WHAT TO DO: Below are entries. Give back exactly the lines from the one containing "AO code: 23r-M/3.1" through the one containing "Fracture: [x1=321, y1=488, x2=464, y2=586]", inclusive, without the pictures.
──────── THE DATA
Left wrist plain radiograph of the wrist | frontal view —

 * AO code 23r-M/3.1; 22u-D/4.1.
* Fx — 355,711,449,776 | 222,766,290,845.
────────────────
──────── THE DATA
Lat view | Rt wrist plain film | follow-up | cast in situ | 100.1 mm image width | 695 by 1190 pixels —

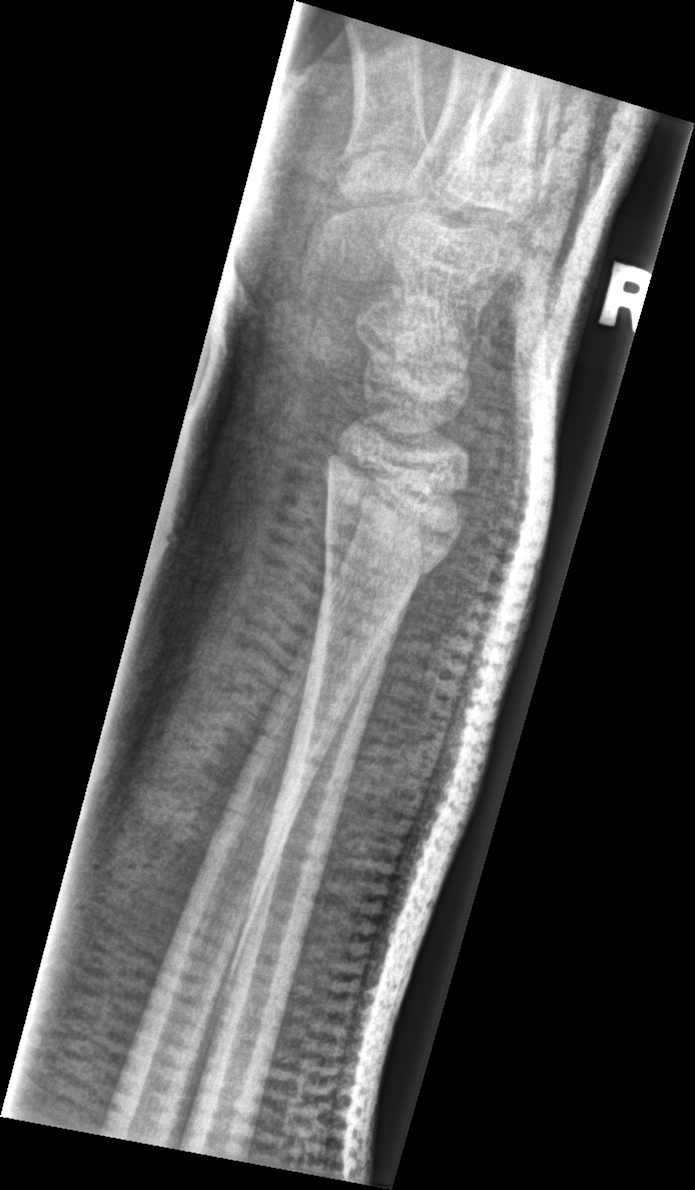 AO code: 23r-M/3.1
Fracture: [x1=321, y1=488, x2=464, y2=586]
────────────────
ANSWER SECTION:
 AO code: 23r-M/3.1
Fracture: [x1=321, y1=488, x2=464, y2=586]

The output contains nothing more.